As a technician in a large pharmaceutical research firm, you need to produce 200.mL of 1.00 M a phosphate buffer solution of pH = 7.19. The pKa of H2PO4− is 7.21. You have 2.00 L of 1.00 M KH2PO4 solution and 1.50 L of 1.00 M K2HPO4 solution, as well as a carboy of pure distilled H2O. How much 1.00 M KH2PO4 will you need to make this solution?
You need 200 mL x 1M so
base(b) + acid(a) = 0.2 mols.
That's equation 1.
7.19= 7.21 + log b/a
b/a = ? and that's equation 2
Solve those two equations to find a and b then substitute each into M = mol/L to find the individual amounts for a and b.

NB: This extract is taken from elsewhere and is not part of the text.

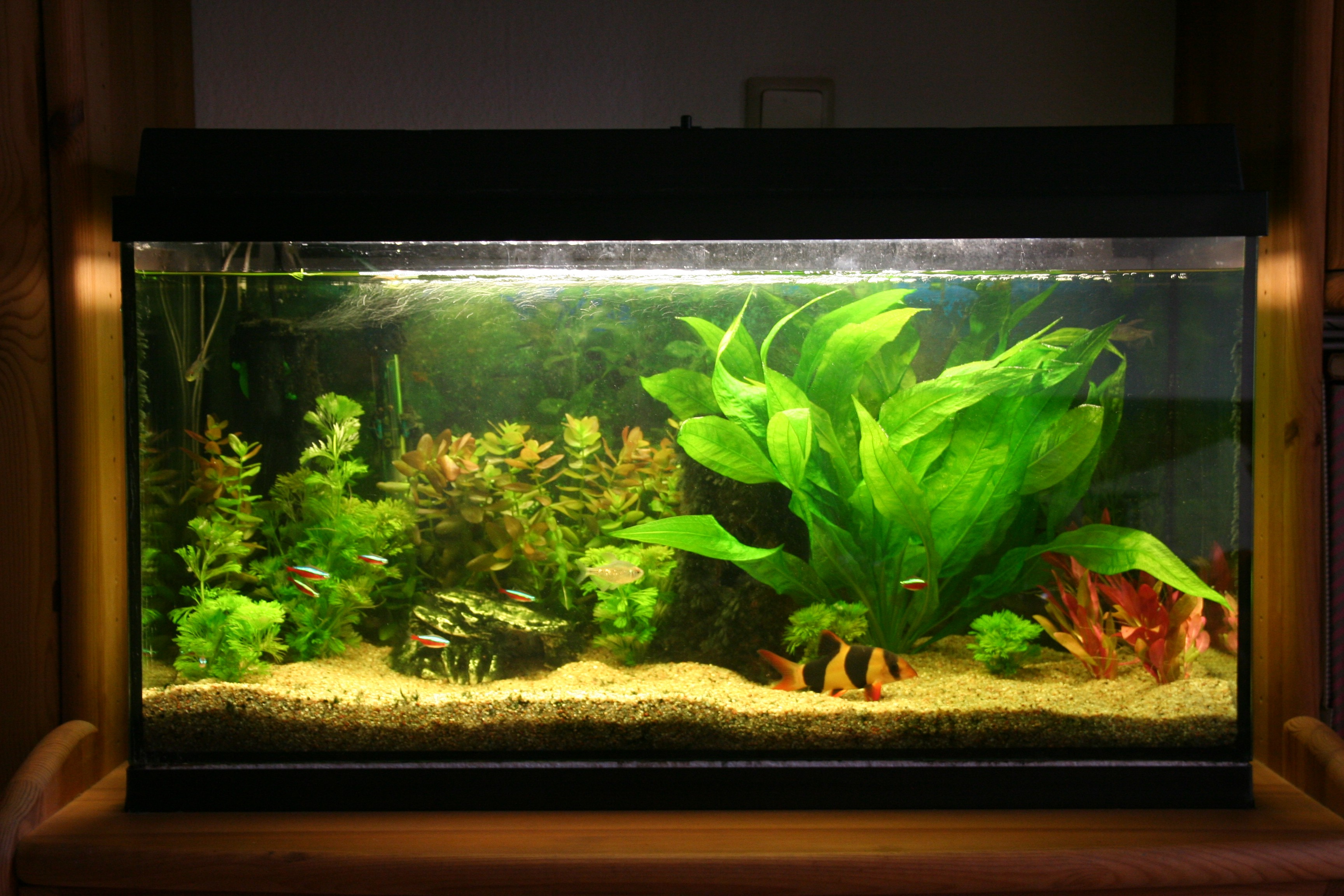 Süsswasseraquarium mit Prachtschmerle und Neon- und Brilliantsalmlern

Post your work if you get stuck.
I went through this in a hurry and came up with about 98 mL base and 103 mL acid but these are not exact.

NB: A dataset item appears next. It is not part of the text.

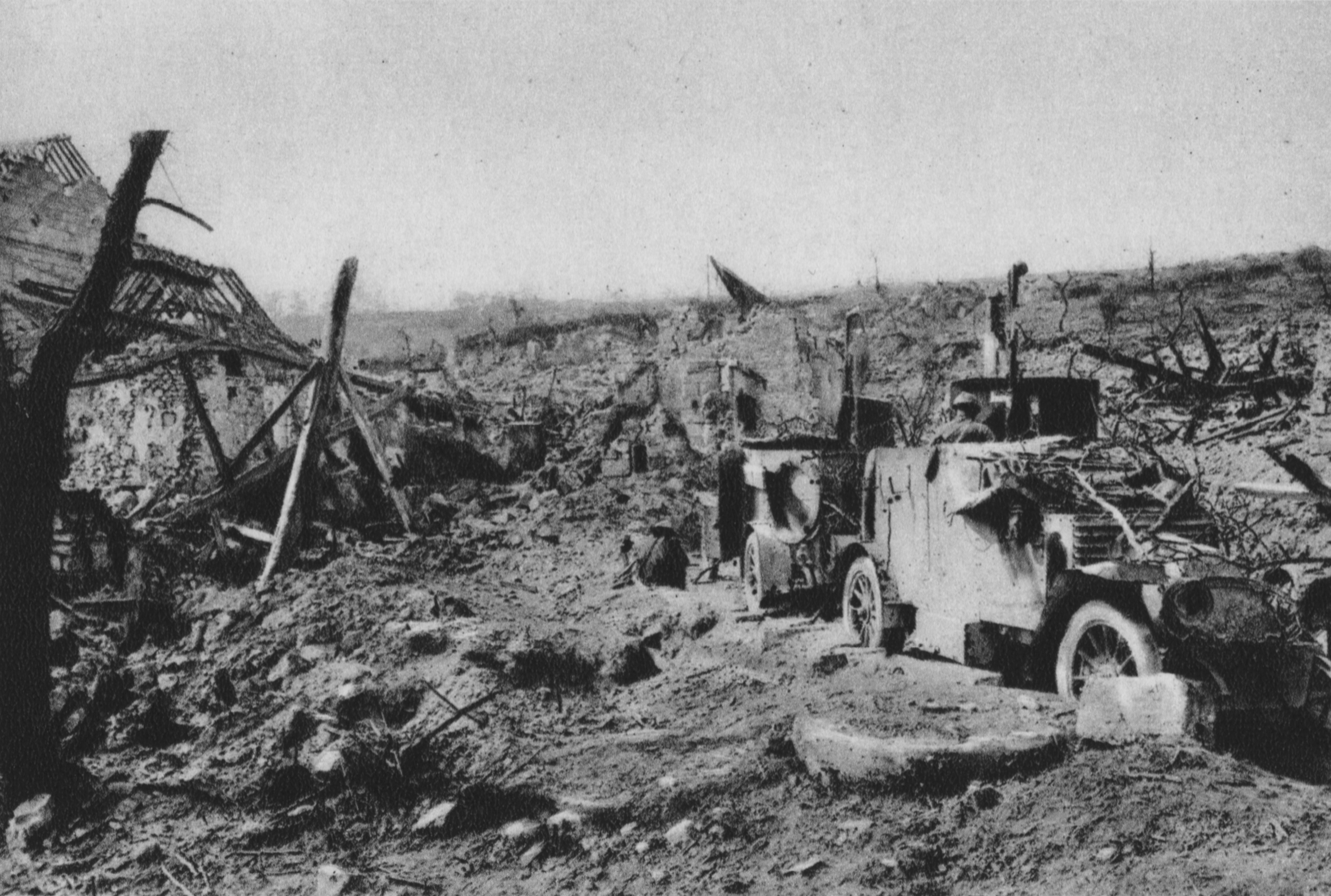 Panzerwagen mit aufmontierten Machinengewehren erwarten in den Ruinen von Chavonne das Erscheinen deutscher Flugzeuge (1. Mai 1917).
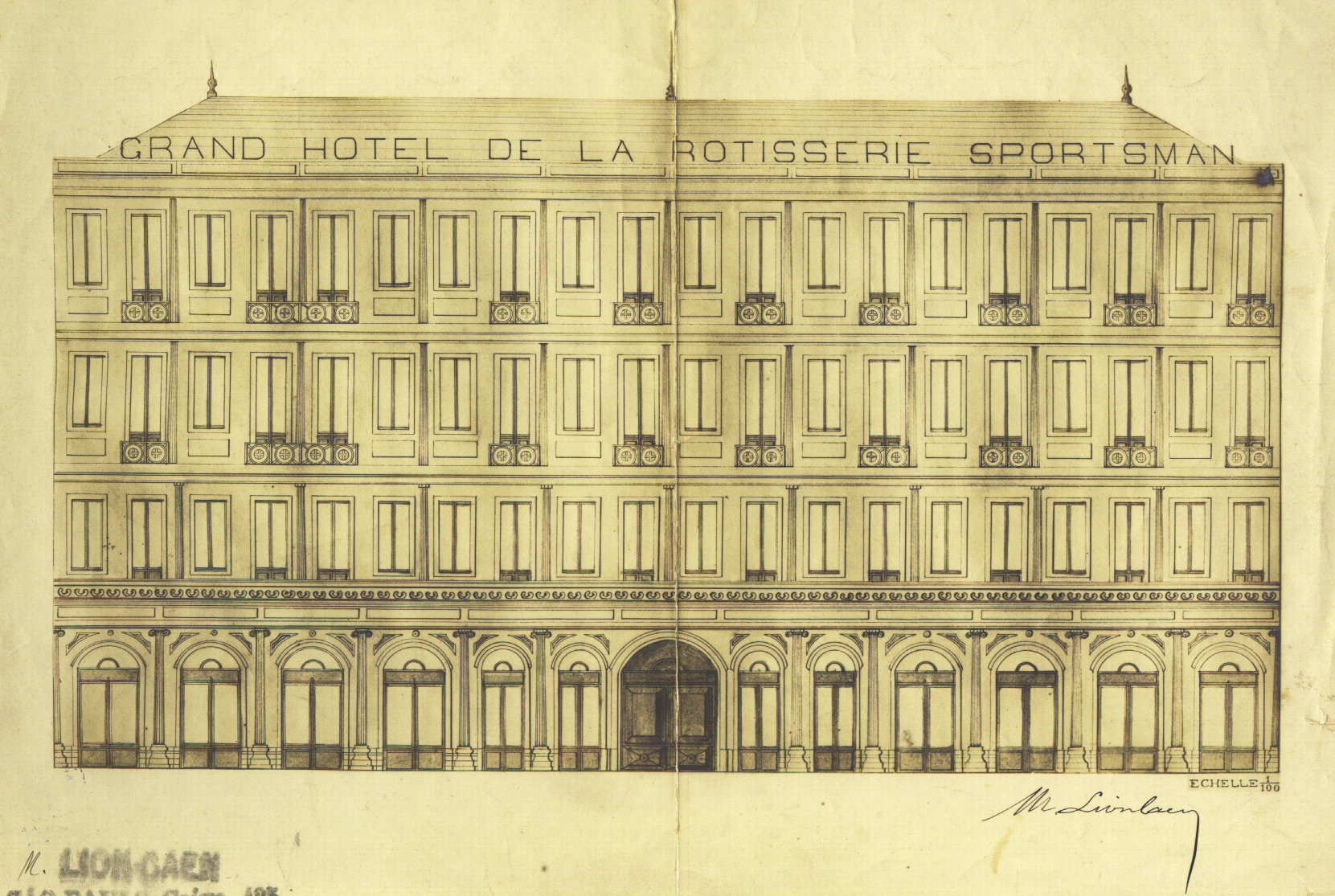 Obra que integra o acervo do Museu Paulista da USP. Coleção João Baptista de Campos Aguirra.

To determine the amount of 1.00 M KH2PO4 solution you need to make a 200 mL of 1.00 M phosphate buffer solution with a pH of 7.19, we need to use the Henderson-Hasselbalch equation.
The Henderson-Hasselbalch equation is as follows:
pH = pKa + log([A-]/[HA])
In this case, the acid HA is H2PO4- and the conjugate base A- is HPO42-.
Given that pKa = 7.21, and pH = 7.19, we can rearrange the equation to solve for the ratio [A-]/[HA]:
[A-]/[HA] = 10^(pH - pKa)
[A-]/[HA] = 10^(7.19 - 7.21)
[A-]/[HA] = 10^(-0.02)
[A-]/[HA] = 0.6309573445
Now, let's assume that x is the amount of 1.00 M KH2PO4 solution (in mL) that we need to make the buffer solution.
So, to make the buffer solution, the amount of the conjugate base A- (HPO42-) in the KH2PO4 solution will be (0.6309573445 * x) mL.
And the amount of the acid HA (H2PO4-) in the KH2PO4 solution will be ((1 - 0.6309573445) * x) mL.
To make a 200 mL buffer solution, the total volume of the KH2PO4 solution and water is 200 mL, so:
(0.6309573445 * x) + ((1 - 0.6309573445) * x) + volume of water = 200 mL
Simplifying the equation gives:
x = (200 mL * (1 - 0.6309573445)) / (0.6309573445 + (1 - 0.6309573445))
x = (200 mL * 0.3690426555) / 1
x = 73.81 mL
Therefore, you will need 73.81 mL of the 1.00 M KH2PO4 solution to make the 200 mL of 1.00 M phosphate buffer solution.